> **WORK REQUEST**: Check each line of the listing below for the string "Iglesia", then copy every line that has it.

> **EXERCISE INPUTS**:

################

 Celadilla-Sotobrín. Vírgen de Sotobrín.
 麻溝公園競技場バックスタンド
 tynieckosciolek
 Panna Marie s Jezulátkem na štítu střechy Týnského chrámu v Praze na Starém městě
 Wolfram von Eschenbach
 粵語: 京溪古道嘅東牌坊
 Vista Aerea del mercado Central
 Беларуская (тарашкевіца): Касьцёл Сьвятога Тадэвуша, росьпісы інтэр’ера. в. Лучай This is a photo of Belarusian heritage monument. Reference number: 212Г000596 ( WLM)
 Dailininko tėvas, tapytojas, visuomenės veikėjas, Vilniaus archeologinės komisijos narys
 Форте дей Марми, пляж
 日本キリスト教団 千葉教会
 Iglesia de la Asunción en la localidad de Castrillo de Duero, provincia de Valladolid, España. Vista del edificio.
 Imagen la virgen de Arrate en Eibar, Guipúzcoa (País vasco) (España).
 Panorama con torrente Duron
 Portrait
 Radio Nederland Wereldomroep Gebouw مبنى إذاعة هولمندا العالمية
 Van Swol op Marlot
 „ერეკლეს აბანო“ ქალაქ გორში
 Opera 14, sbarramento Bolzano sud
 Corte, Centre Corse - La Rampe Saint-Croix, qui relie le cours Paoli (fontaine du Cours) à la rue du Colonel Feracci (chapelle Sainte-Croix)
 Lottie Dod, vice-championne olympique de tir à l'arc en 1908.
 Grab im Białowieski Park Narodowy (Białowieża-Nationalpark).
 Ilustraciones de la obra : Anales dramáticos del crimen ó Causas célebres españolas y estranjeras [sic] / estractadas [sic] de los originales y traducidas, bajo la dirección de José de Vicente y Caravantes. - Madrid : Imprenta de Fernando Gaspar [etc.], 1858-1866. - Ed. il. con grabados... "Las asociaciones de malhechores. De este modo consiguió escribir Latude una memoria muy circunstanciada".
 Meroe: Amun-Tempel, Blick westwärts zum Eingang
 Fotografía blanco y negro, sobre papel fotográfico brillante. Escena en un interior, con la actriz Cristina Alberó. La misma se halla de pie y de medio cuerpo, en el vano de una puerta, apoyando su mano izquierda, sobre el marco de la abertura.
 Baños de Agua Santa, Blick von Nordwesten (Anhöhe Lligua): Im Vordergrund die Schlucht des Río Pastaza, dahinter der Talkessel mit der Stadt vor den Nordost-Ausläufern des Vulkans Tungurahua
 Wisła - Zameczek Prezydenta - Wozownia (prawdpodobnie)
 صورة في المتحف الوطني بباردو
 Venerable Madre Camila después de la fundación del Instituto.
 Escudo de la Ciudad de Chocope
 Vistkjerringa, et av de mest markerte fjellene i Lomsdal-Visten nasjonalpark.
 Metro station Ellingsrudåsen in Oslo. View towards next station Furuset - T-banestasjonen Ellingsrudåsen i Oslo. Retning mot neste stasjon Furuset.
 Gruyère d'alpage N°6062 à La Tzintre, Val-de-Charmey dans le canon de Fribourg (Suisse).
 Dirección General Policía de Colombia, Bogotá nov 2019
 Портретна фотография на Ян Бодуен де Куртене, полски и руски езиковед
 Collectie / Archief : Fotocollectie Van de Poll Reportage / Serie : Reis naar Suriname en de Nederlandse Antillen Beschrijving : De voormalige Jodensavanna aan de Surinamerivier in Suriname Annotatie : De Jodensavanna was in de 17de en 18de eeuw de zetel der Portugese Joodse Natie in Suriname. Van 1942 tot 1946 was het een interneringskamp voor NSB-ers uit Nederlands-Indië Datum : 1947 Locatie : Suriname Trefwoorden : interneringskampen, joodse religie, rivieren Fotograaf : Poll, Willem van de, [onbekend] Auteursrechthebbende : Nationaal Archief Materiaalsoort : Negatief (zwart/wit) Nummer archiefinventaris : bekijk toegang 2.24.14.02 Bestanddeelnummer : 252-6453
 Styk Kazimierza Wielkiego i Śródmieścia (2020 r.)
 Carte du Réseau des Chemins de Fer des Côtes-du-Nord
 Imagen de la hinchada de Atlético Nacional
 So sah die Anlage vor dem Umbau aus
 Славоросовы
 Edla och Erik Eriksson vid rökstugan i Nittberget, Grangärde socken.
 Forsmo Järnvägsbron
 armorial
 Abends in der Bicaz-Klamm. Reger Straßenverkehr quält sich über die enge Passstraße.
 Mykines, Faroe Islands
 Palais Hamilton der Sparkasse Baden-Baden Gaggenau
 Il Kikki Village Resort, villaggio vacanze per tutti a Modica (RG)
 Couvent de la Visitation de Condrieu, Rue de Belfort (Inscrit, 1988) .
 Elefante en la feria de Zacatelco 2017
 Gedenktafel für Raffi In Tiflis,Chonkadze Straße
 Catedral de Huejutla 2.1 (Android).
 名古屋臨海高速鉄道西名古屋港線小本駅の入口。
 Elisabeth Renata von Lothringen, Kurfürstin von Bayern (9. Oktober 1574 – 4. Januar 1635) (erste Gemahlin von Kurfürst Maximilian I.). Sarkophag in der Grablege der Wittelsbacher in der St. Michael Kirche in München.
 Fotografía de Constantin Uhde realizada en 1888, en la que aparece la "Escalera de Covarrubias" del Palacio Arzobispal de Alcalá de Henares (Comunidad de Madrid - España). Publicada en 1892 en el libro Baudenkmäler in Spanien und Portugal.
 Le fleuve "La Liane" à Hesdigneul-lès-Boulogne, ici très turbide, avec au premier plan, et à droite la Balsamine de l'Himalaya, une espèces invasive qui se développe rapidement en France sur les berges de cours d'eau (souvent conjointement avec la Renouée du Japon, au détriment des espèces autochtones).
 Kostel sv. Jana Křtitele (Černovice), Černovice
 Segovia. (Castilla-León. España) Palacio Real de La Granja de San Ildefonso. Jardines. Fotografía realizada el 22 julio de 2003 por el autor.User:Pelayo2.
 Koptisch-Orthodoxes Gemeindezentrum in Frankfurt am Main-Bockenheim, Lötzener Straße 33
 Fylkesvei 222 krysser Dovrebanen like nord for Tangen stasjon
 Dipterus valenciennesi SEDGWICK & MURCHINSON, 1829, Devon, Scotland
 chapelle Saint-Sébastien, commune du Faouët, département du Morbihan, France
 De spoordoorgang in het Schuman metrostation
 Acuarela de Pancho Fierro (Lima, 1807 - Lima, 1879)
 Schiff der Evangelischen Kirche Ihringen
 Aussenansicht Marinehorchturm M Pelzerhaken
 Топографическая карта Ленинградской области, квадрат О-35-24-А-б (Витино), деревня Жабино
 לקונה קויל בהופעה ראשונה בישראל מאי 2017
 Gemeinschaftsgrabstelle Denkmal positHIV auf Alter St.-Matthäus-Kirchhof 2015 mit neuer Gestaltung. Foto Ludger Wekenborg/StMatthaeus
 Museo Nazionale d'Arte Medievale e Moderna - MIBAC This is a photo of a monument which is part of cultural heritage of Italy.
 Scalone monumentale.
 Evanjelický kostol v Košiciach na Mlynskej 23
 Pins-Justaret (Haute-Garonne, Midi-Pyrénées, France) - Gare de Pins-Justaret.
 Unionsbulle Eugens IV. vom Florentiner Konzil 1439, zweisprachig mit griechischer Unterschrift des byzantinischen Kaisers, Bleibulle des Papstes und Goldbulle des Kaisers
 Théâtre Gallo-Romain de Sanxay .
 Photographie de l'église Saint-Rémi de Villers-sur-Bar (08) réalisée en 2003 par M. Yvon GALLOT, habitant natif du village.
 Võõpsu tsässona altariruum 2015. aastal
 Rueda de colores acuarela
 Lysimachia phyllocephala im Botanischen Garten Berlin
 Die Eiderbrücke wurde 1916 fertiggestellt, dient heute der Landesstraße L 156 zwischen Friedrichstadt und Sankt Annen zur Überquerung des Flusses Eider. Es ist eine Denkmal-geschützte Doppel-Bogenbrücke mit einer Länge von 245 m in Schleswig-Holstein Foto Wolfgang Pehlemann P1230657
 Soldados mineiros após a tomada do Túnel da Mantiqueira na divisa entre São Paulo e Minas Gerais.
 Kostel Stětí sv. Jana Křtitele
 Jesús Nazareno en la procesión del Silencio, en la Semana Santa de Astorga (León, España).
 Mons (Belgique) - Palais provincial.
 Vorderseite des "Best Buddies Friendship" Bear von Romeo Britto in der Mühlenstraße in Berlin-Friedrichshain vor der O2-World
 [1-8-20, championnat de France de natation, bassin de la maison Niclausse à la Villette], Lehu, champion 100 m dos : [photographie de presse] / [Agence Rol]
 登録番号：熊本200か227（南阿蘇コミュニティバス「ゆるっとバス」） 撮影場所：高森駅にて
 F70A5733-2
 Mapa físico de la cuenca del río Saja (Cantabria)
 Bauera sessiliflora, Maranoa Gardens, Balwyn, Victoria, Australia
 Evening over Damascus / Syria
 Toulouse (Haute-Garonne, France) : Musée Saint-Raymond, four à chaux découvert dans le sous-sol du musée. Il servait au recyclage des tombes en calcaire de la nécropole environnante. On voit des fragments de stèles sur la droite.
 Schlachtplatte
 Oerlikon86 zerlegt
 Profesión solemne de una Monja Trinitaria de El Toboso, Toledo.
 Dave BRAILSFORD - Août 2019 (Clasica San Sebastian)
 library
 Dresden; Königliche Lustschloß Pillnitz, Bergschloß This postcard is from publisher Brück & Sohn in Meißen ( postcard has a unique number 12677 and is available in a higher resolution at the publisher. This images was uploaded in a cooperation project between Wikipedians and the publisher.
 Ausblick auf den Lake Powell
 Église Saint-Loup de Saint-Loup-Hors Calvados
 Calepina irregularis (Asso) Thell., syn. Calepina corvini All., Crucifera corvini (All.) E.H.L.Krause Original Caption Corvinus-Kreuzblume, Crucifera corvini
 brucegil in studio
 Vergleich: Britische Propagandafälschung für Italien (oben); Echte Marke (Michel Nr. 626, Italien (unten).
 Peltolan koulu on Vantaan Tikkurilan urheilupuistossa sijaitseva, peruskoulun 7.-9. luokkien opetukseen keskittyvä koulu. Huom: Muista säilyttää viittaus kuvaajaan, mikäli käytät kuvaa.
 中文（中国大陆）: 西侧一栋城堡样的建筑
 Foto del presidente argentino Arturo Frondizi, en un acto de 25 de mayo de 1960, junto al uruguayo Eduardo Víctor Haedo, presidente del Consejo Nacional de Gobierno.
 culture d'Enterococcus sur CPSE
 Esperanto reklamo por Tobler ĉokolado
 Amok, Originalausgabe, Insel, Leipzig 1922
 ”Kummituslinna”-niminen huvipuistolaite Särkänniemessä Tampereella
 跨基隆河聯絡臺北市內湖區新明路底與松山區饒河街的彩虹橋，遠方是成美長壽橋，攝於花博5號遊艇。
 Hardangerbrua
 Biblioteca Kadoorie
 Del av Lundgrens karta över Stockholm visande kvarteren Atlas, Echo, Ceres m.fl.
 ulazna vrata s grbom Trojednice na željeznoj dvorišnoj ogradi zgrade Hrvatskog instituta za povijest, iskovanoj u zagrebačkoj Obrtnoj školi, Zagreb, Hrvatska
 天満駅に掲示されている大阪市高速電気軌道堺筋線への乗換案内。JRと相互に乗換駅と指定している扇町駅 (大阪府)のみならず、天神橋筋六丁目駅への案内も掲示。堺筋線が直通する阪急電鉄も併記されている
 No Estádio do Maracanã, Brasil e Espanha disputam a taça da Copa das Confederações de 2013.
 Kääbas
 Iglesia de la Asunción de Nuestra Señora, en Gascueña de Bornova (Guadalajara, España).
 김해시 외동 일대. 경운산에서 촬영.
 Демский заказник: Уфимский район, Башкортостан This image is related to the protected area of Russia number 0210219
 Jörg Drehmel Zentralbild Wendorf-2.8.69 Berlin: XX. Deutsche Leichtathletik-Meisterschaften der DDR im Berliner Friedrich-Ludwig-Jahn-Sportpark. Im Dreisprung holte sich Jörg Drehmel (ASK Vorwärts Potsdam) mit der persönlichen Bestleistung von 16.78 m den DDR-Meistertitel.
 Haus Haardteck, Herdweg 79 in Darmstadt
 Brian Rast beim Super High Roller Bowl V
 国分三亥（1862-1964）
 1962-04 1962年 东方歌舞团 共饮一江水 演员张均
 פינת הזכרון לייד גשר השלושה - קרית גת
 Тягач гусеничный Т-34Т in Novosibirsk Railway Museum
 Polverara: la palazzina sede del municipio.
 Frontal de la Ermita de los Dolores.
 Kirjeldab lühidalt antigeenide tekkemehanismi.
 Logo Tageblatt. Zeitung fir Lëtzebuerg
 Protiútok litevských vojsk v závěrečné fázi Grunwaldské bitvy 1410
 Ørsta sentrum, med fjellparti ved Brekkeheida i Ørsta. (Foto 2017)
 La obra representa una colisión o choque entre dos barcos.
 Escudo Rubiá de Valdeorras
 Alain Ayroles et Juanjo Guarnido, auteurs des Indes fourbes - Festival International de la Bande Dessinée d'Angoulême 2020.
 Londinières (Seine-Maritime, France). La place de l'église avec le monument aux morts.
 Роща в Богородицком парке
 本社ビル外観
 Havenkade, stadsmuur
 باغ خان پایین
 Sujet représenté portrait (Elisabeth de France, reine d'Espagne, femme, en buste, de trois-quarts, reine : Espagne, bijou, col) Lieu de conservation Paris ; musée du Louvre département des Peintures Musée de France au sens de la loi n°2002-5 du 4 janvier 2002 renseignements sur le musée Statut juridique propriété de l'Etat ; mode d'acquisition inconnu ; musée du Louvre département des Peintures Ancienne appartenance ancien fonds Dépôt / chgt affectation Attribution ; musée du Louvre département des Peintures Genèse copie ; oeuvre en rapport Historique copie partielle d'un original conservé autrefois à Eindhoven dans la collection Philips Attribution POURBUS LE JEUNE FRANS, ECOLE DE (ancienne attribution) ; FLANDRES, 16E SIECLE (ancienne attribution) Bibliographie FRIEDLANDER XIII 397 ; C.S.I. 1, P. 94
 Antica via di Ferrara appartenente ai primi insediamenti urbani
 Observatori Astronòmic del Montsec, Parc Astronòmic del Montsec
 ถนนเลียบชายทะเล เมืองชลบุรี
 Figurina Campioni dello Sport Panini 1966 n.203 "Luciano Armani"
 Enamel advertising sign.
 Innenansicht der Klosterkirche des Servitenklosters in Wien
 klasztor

################

> **RESPONSE AREA**:
 Iglesia de la Asunción en la localidad de Castrillo de Duero, provincia de Valladolid, España. Vista del edificio.
 Iglesia de la Asunción de Nuestra Señora, en Gascueña de Bornova (Guadalajara, España).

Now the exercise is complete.